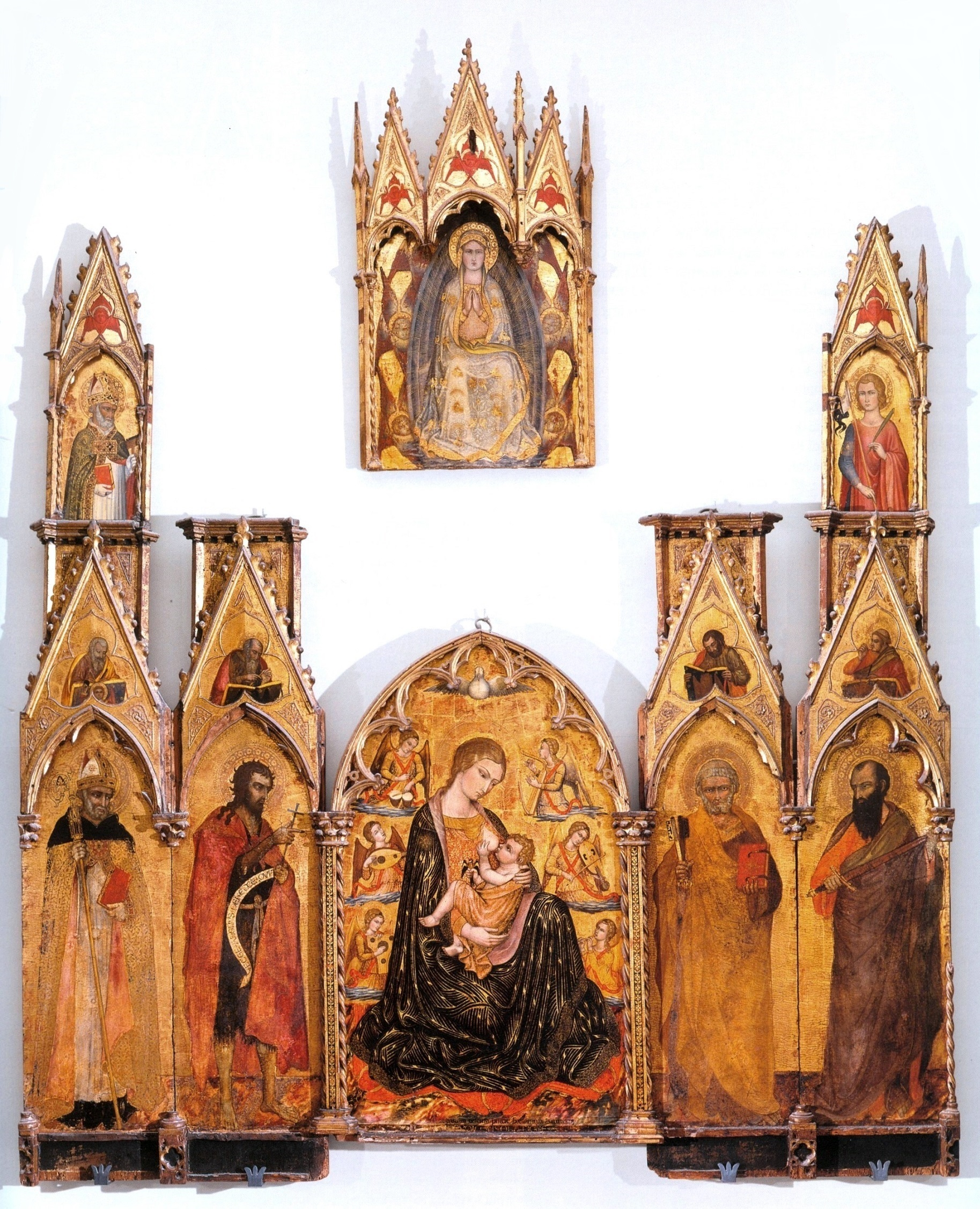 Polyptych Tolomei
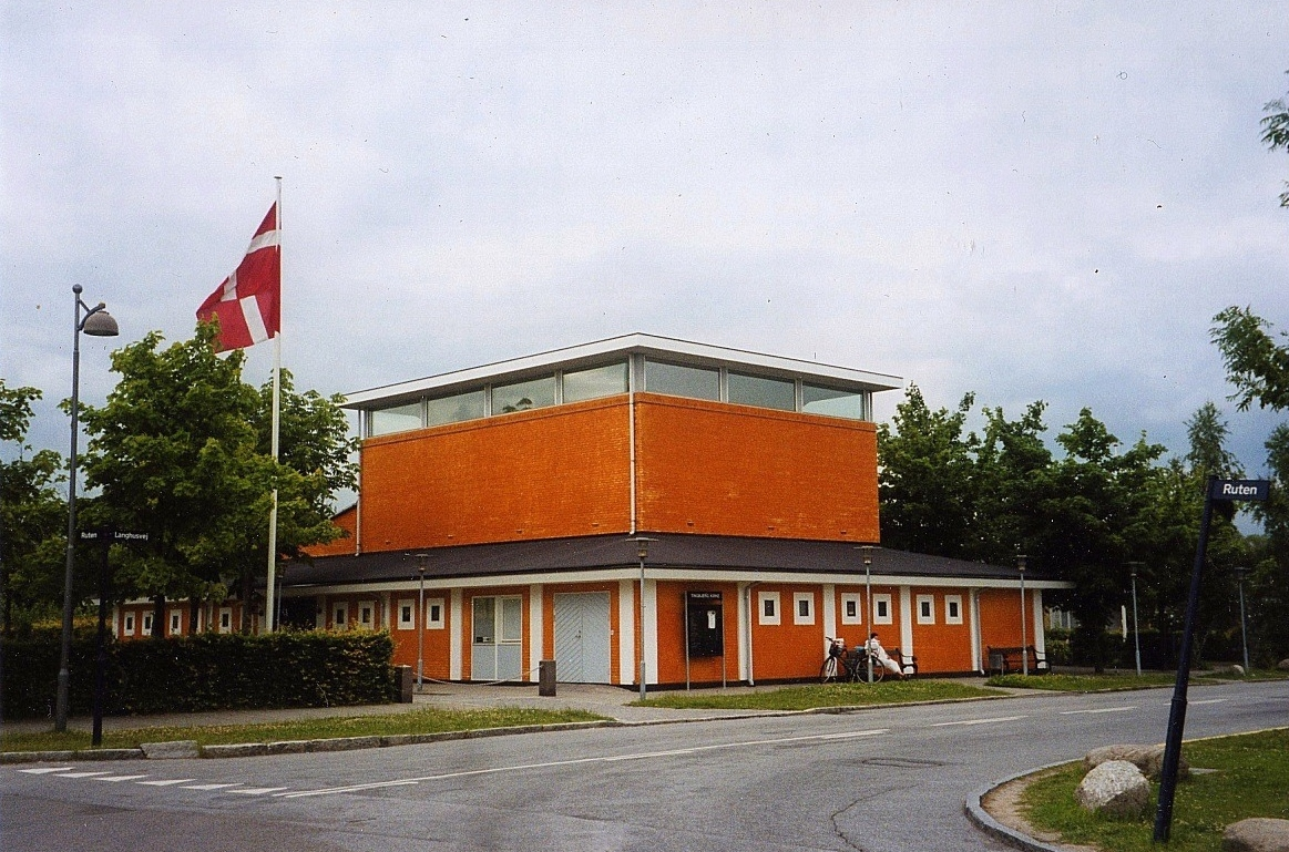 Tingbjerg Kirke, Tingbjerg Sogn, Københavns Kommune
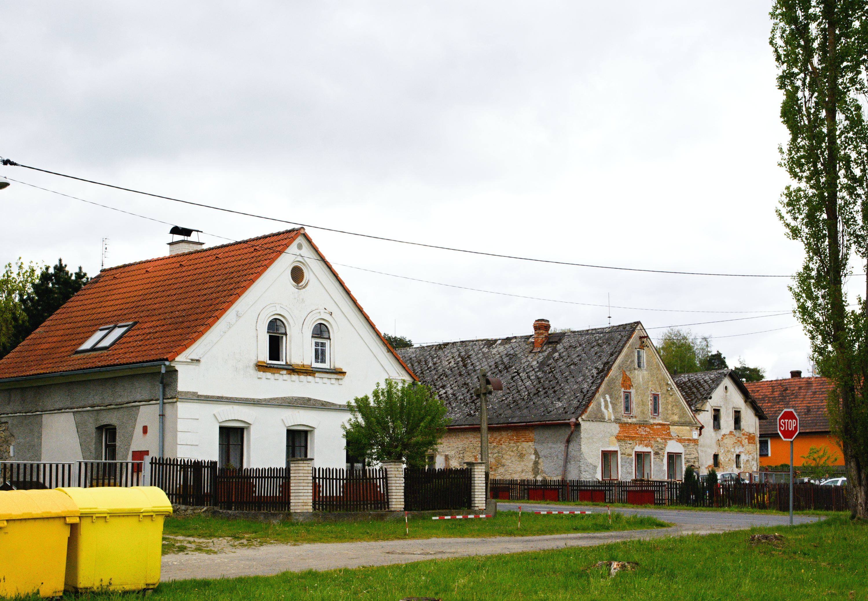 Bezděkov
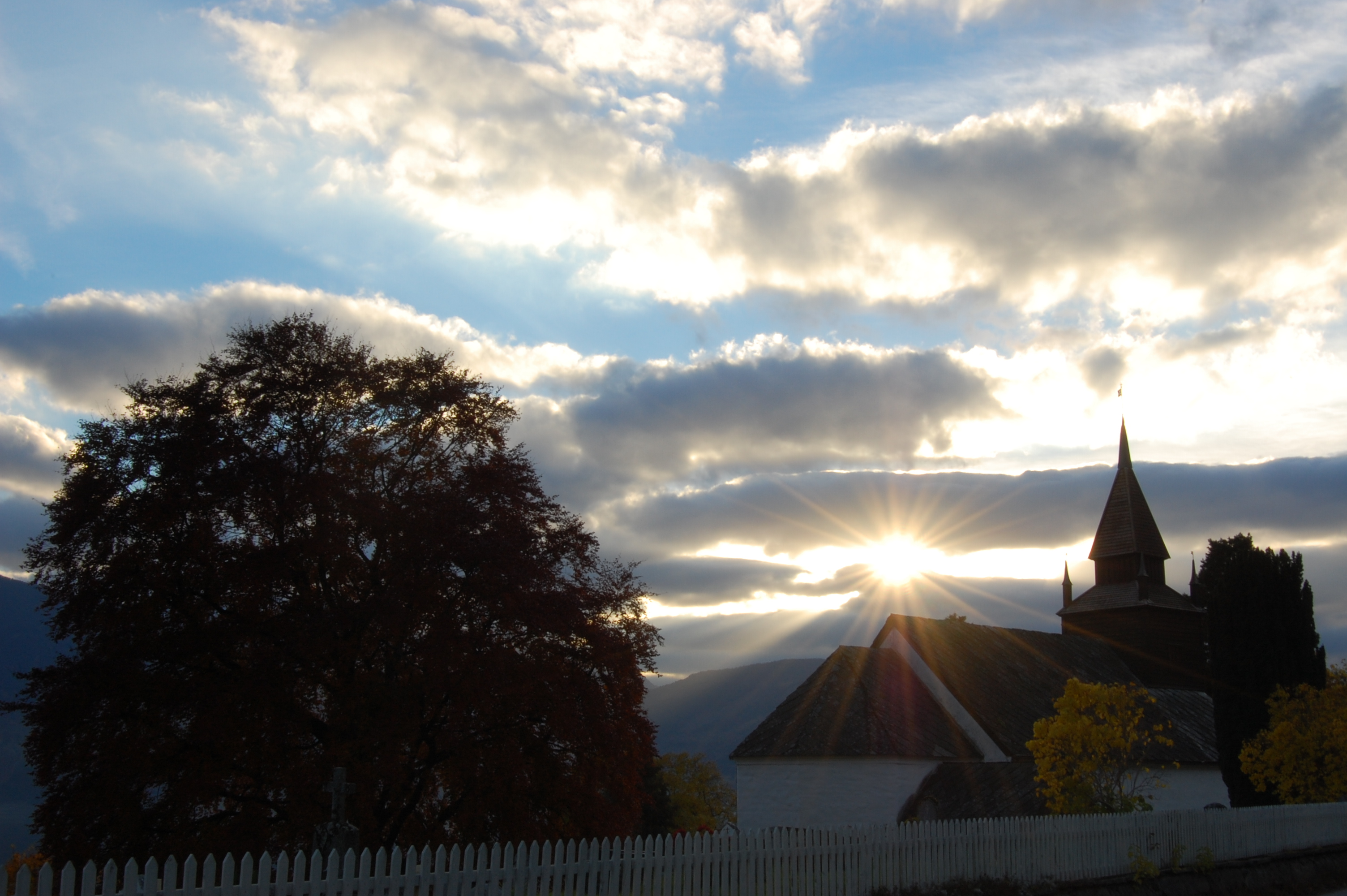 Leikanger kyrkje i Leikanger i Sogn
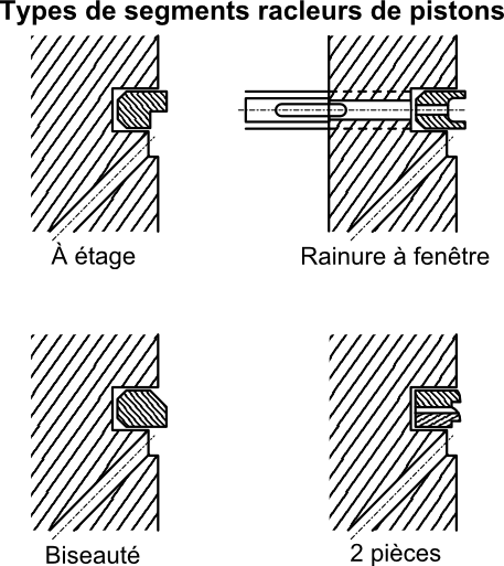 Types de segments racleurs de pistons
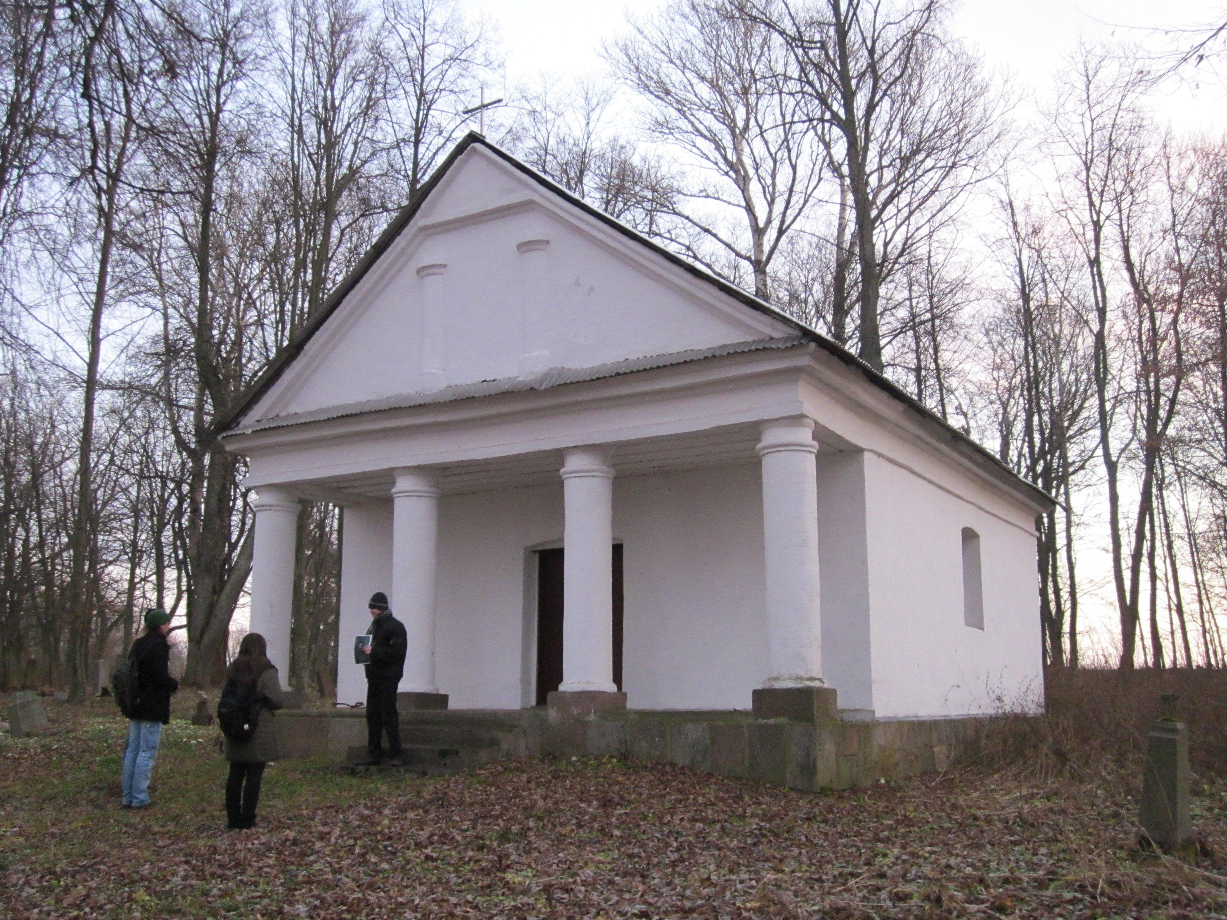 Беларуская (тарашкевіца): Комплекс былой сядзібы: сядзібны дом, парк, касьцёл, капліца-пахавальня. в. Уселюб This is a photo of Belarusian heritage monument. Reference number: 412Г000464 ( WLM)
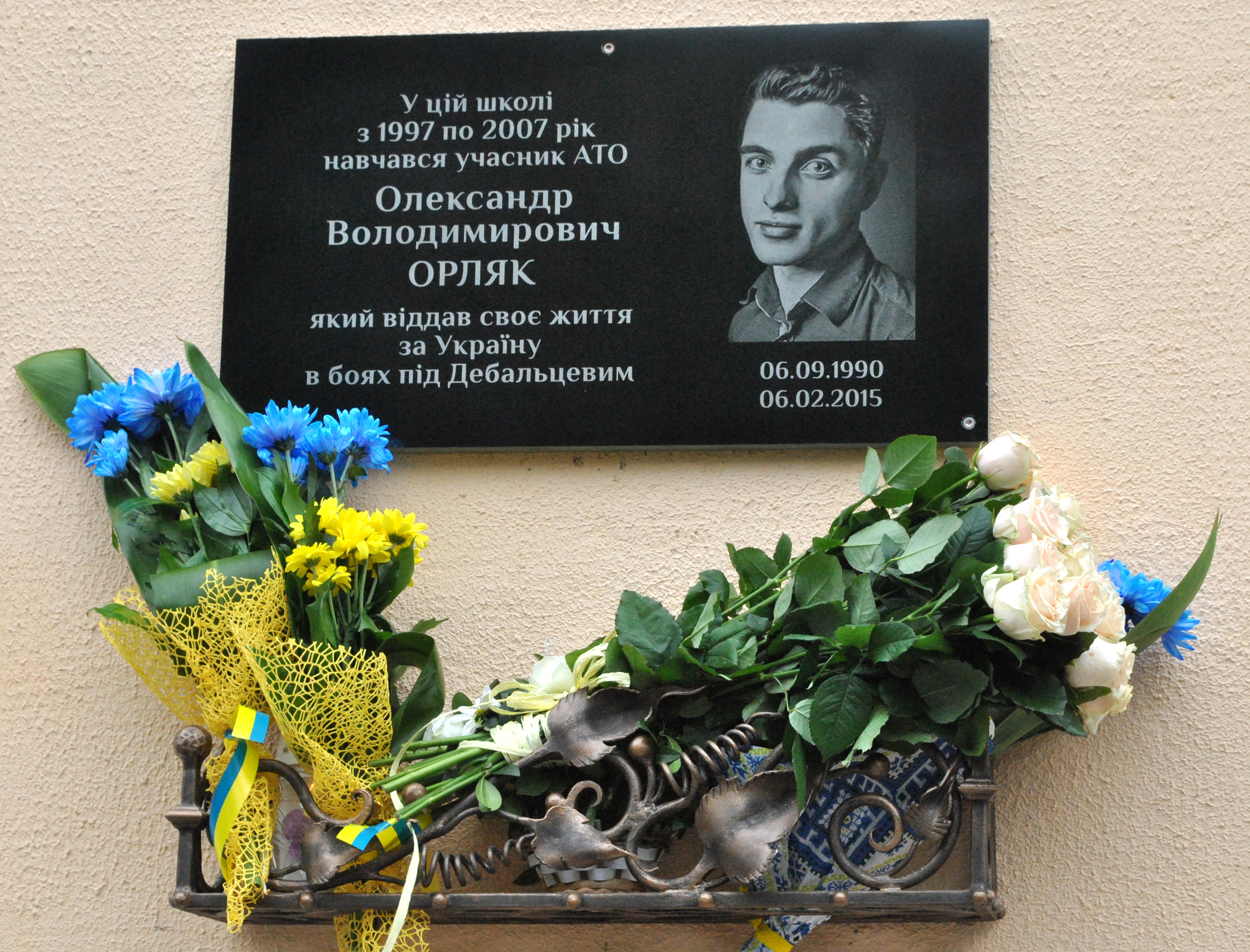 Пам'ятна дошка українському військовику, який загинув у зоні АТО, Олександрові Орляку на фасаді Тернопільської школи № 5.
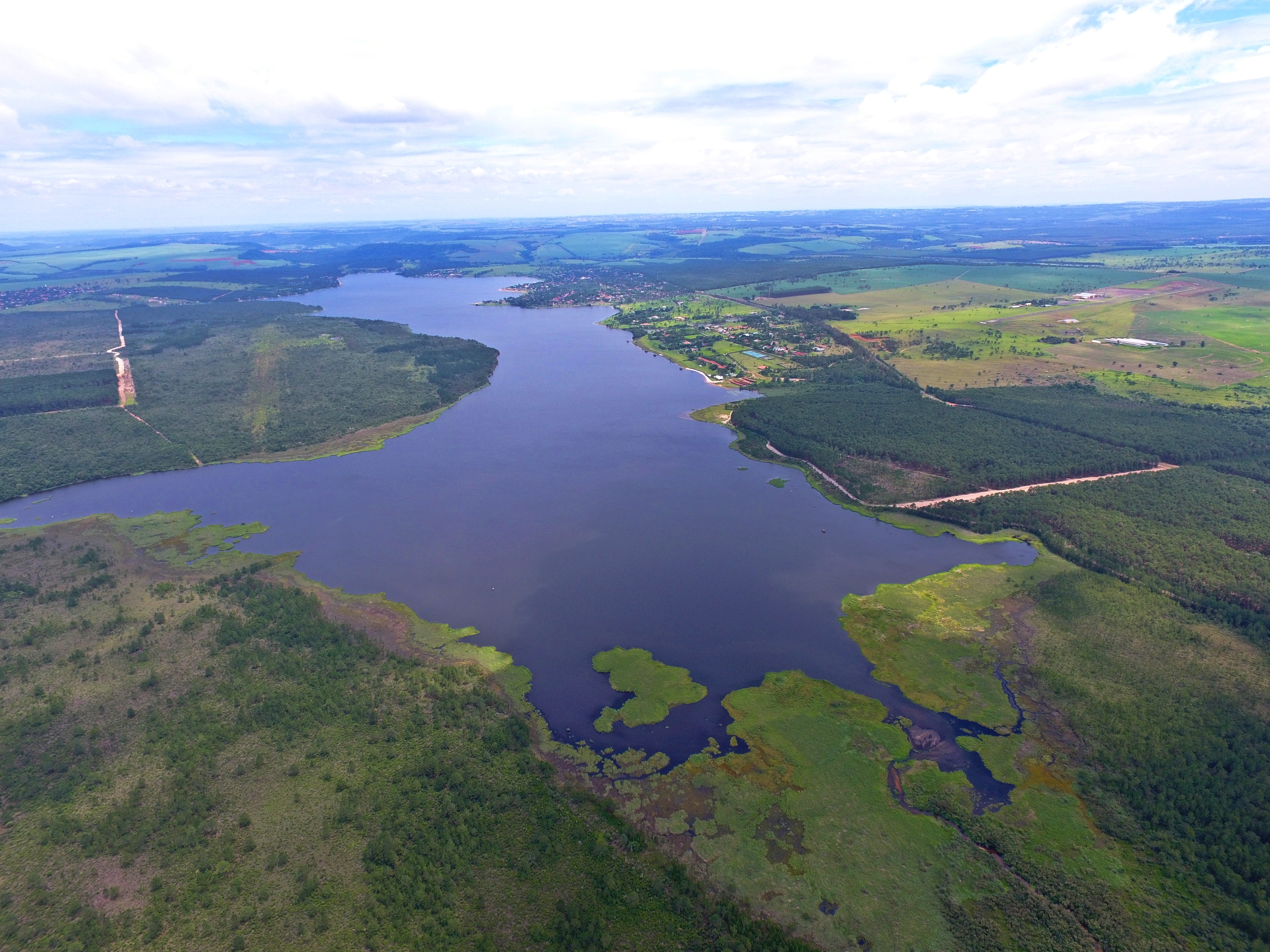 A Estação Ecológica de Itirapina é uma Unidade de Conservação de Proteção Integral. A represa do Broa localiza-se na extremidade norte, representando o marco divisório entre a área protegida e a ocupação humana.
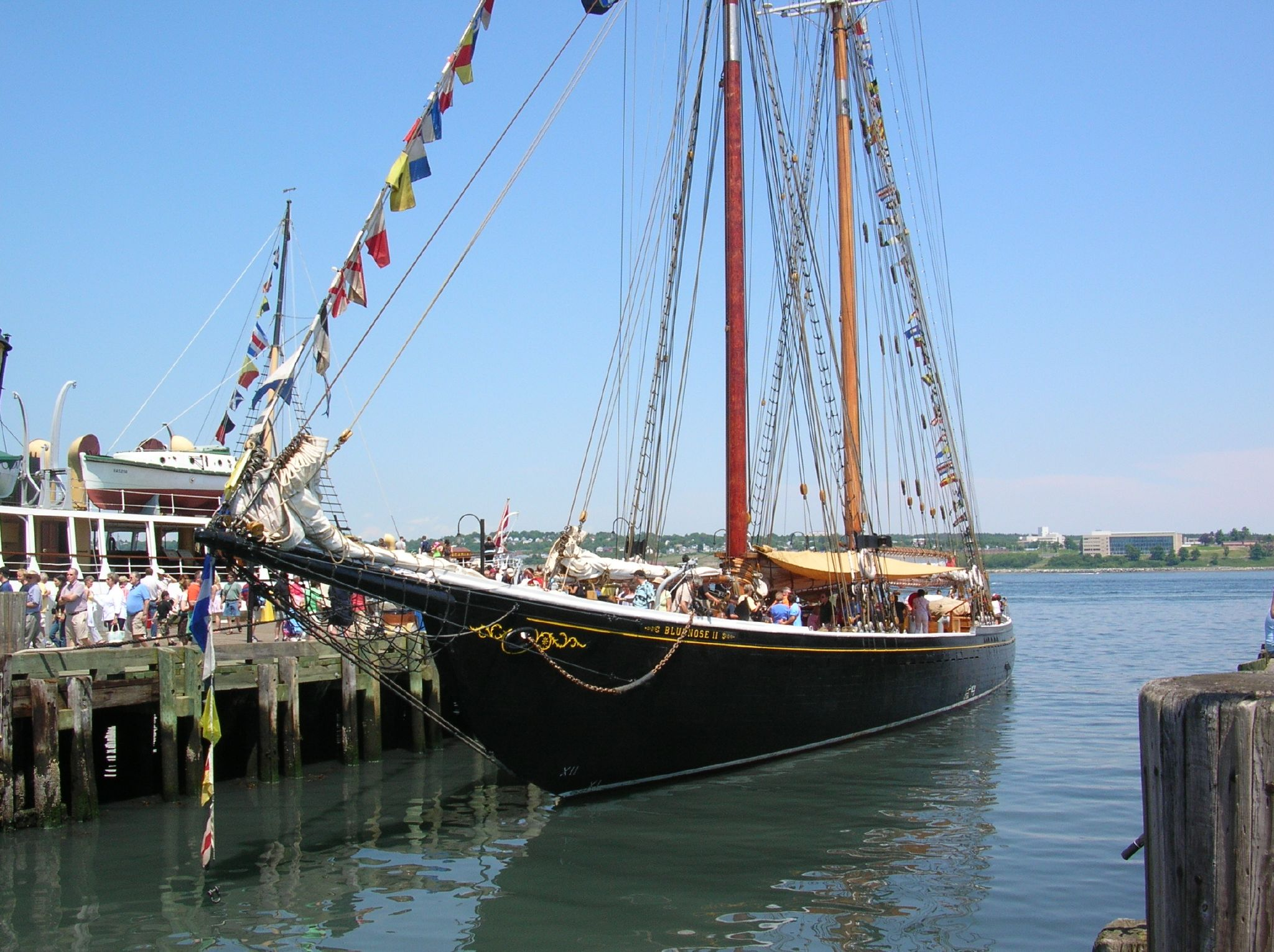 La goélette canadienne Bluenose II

_Description of the task_:
All lines between the one that contains "Tingbjerg Kirke, Tingbjerg" and the end of the records above, both included, are to be returned exactly as they stand, except for pictures, which are omitted.

_Solution below_:
 Tingbjerg Kirke, Tingbjerg Sogn, Københavns Kommune
 Bezděkov
 Leikanger kyrkje i Leikanger i Sogn
 Types de segments racleurs de pistons
 Беларуская (тарашкевіца): Комплекс былой сядзібы: сядзібны дом, парк, касьцёл, капліца-пахавальня. в. Уселюб This is a photo of Belarusian heritage monument. Reference number: 412Г000464 ( WLM)
 Пам'ятна дошка українському військовику, який загинув у зоні АТО, Олександрові Орляку на фасаді Тернопільської школи № 5.
 A Estação Ecológica de Itirapina é uma Unidade de Conservação de Proteção Integral. A represa do Broa localiza-se na extremidade norte, representando o marco divisório entre a área protegida e a ocupação humana.
 La goélette canadienne Bluenose II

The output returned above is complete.